If tg δ increases, the medium absorbs more energy and the signal loss is large; this relationship is more obvious at high frequencies, which directly affects the efficiency of high-frequency transmission signals.

In short, ε and tg δ is an important parameter to assess the electrical performance of PCB substrate, when the circuit's operating frequency is greater than 1GHz usually require substrate ε <3.5, tg δ <0.02. In addition, the assessment of the electrical performance of the substrate index of the electrical strength, insulation resistance, resistance to arcing performance.

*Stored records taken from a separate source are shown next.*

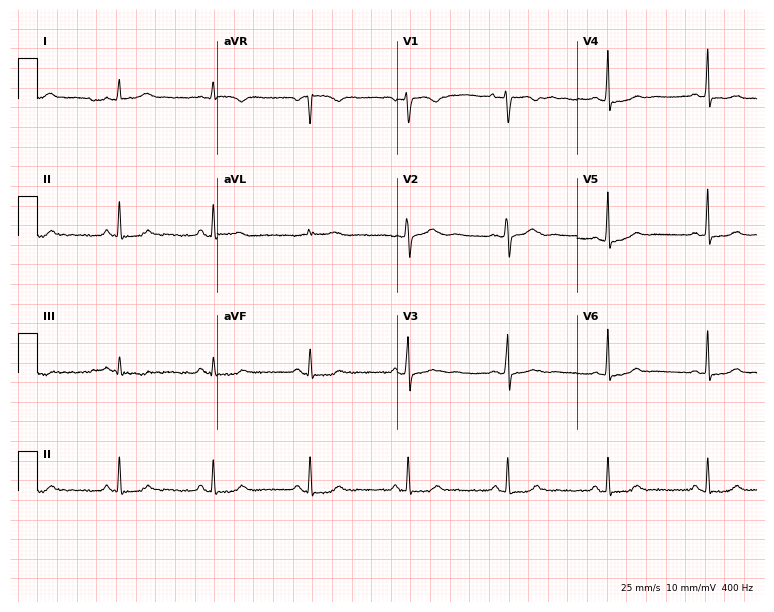
Standard 12-lead ECG recorded from a female patient, 35 years old. None of these six findings is recorded: first-degree AV block, right bundle branch block, left bundle branch block, sinus bradycardia, atrial fibrillation, sinus tachycardia. Findings outside these six are not listed.
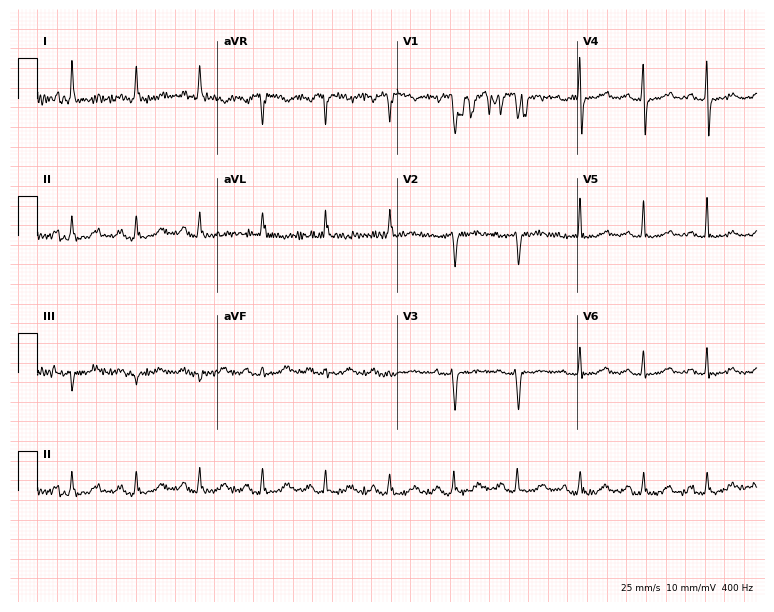
Standard 12-lead ECG recorded from a 66-year-old female patient (7.3-second recording at 400 Hz). None of these six findings is recorded: first-degree AV block, right bundle branch block (RBBB), left bundle branch block (LBBB), sinus bradycardia, atrial fibrillation (AF), sinus tachycardia. Other findings, if any, are not listed.
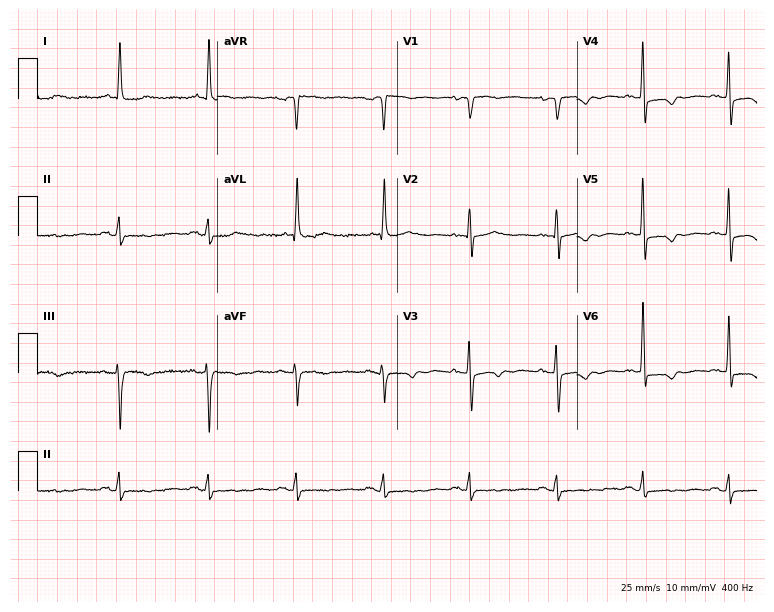
Resting 12-lead electrocardiogram (7.3-second recording at 400 Hz). Patient: an 82-year-old female. None of these six findings is recorded: first-degree AV block, right bundle branch block (RBBB), left bundle branch block (LBBB), sinus bradycardia, atrial fibrillation (AF), sinus tachycardia.
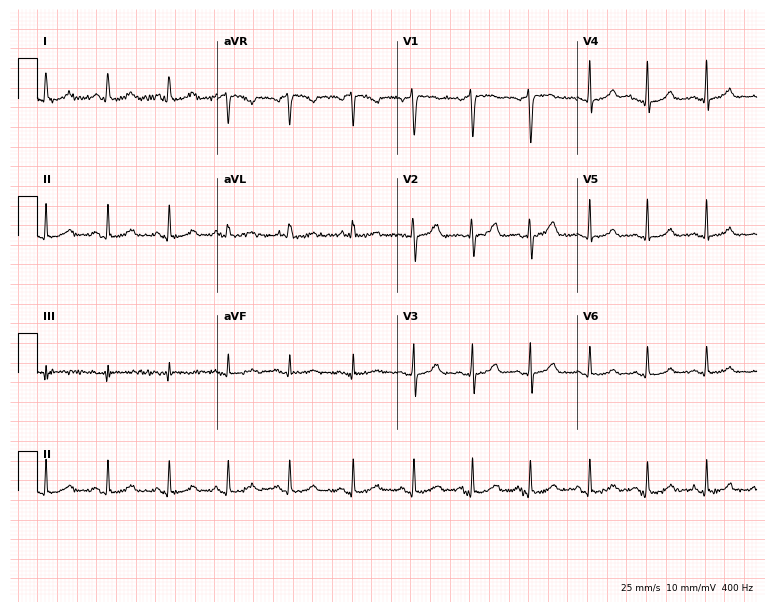
ECG (7.3-second recording at 400 Hz) — a 40-year-old female patient. Labelled as a normal ECG.
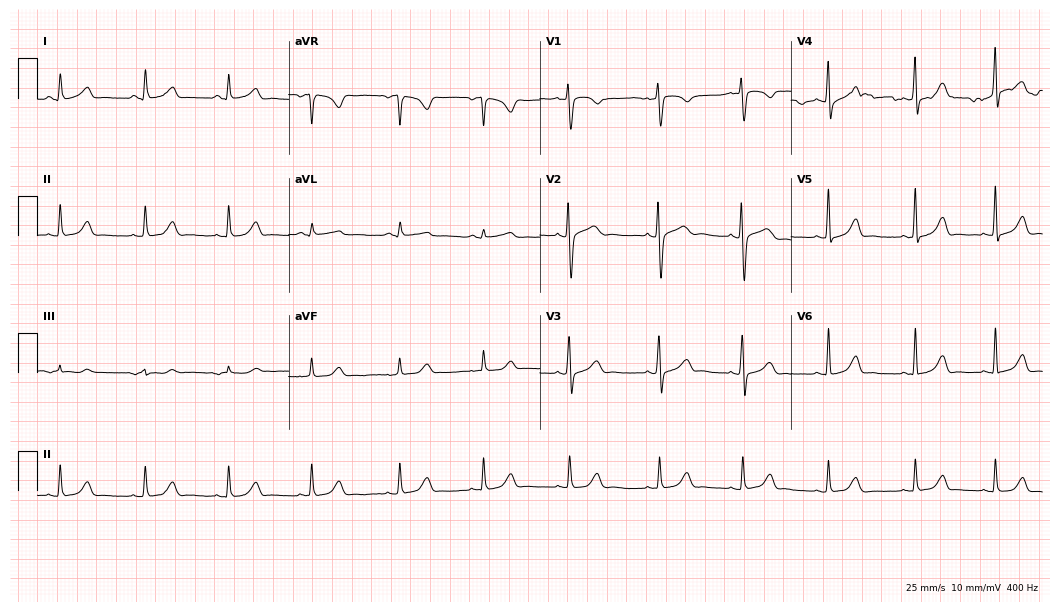
Resting 12-lead electrocardiogram. Patient: a 27-year-old female. Read as a normal ECG.
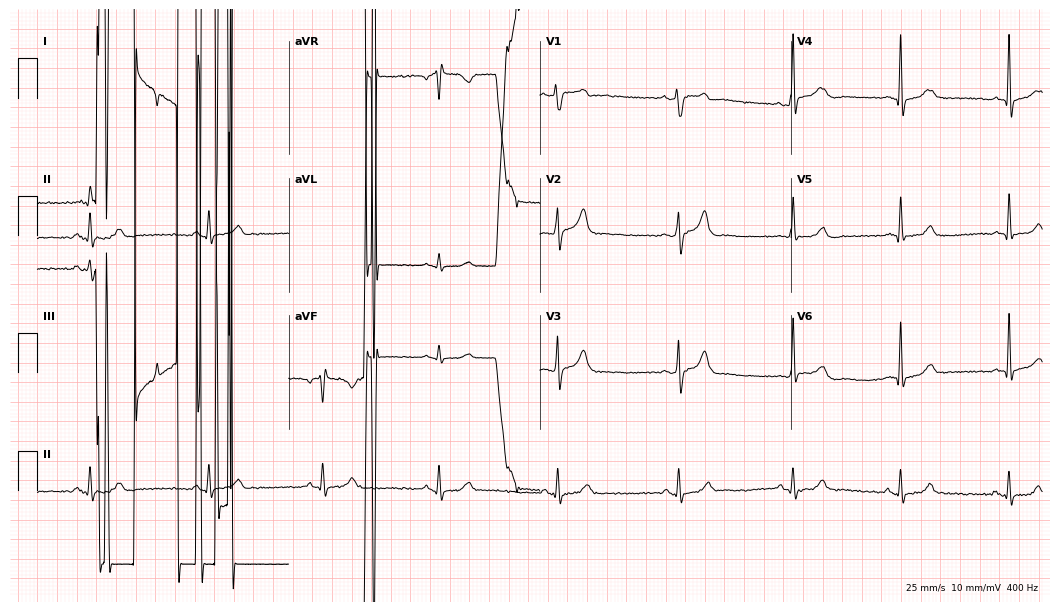
Electrocardiogram, a 64-year-old man. Of the six screened findings (first-degree AV block, right bundle branch block (RBBB), left bundle branch block (LBBB), sinus bradycardia, atrial fibrillation (AF), sinus tachycardia), none is recorded. Findings outside these six are not listed.
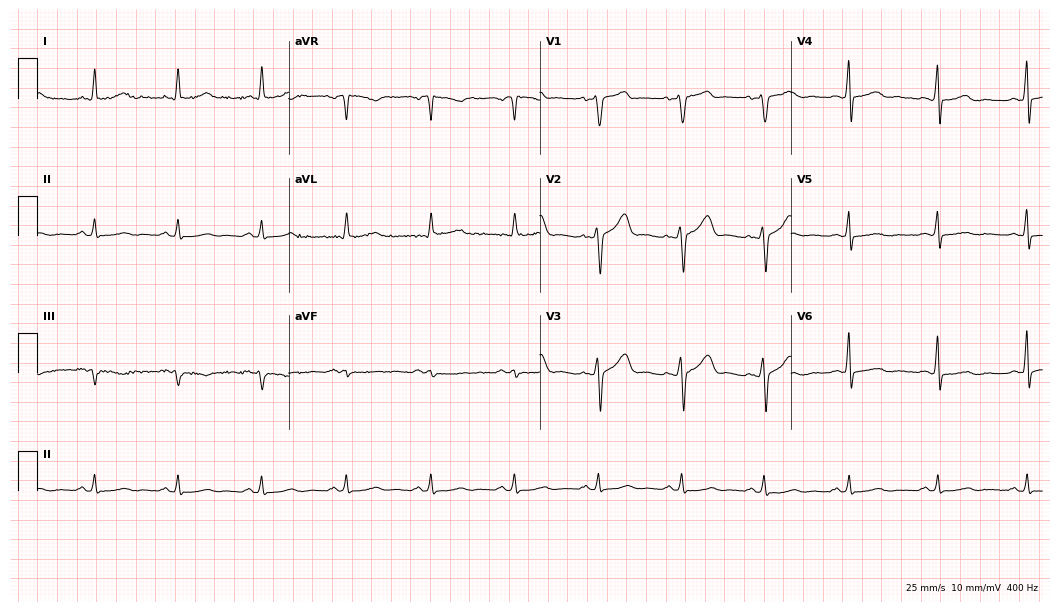
ECG — a female, 73 years old. Screened for six findings — first-degree AV block, right bundle branch block (RBBB), left bundle branch block (LBBB), sinus bradycardia, atrial fibrillation (AF), sinus tachycardia — none is recorded. Only these six findings were labelled.
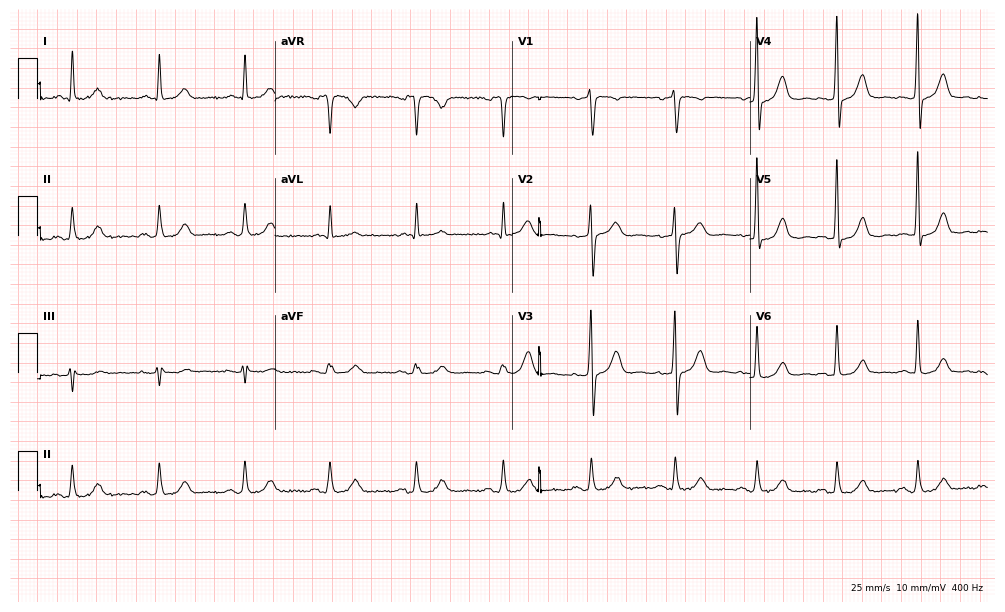
ECG — a 68-year-old male. Screened for six findings — first-degree AV block, right bundle branch block (RBBB), left bundle branch block (LBBB), sinus bradycardia, atrial fibrillation (AF), sinus tachycardia — none is recorded.
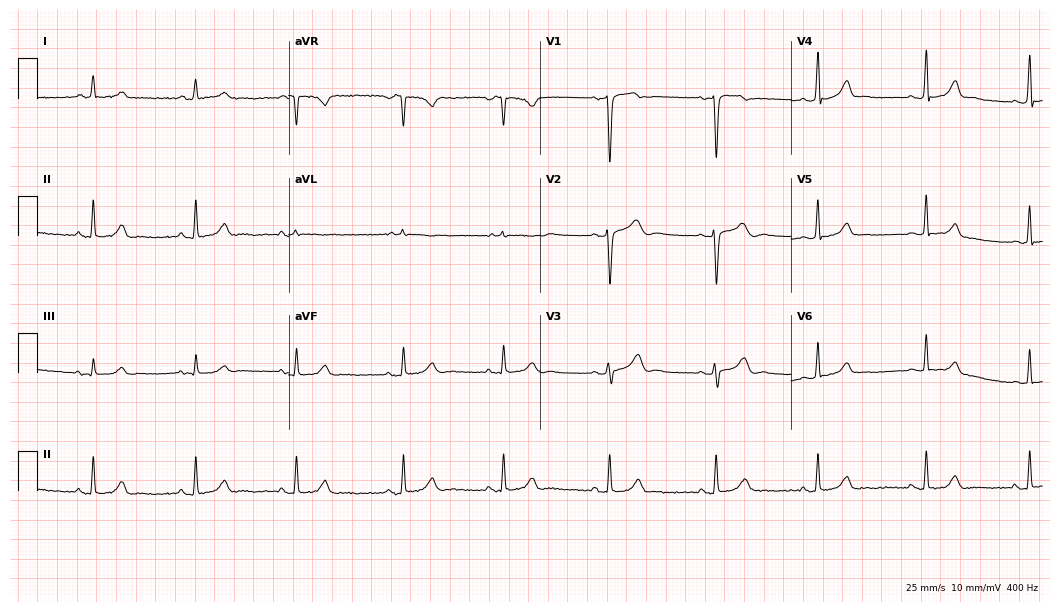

Characteristic impedance when the pulsating electricity through the conductor, in addition to resistance, but also by the inductive resistance (XL) and capacitive resistance (XC) resistance, the circuit or component through which the AC current produced by the obstruction is called the impedance, and in the digital communication products such as computers, printed circuits are transmitted by a square-wave signal, usually also known as pulse signals, belonging to the nature of pulsating alternating current, so that the transmission encountered resistance Early PCB printed line, only play a PCB level between the interconnection between the components and parts of the function, but with the high-speed digital electronic products, such as CPU, the current mainstream products are in the 3.0 GHz or so, and the next five years of development plans to reach 10 GHz.

 PCB as a support for electronic components is no longer a simple electrical interconnection device, PCB demand is also not only satisfied with the PCB. PCB demand side is also not only satisfied with the printed line conduction function, but should be used as a transmission line, the need for ideal transmission characteristics.

Affect the Z0 value of a variety of factors, such as the dielectric constant of the insulating layer ε, the thickness of the insulating layer H, the printed wire width W, the thickness of the conductive layer T (including the thickness of the gold-plated layer), its ε, H, T and the characteristics of the PCB substrate itself. In the manufacture of multilayer boards in the insulation thickness of the accuracy of the Z0 precision control is the most important factor, followed by the width of the wire.

In actual production, first of all, through the improvement of the process to improve the accuracy of the thickness of the semi-cured sheet to control the thickness of the molding board H, the use of composite metal layer (Cu/Al) to control the thickness of the copper foil; to improve the formulation of the etching solution, as well as the location of the exposure process to control the width of the wire; the use of a new type of substrate in order to control the PCB's ε.

Through the improvement of the process mentioned above to make the PCB's Z0 accuracy has been significantly improved, and to achieve a controlled state. improved and a controlled state is achieved.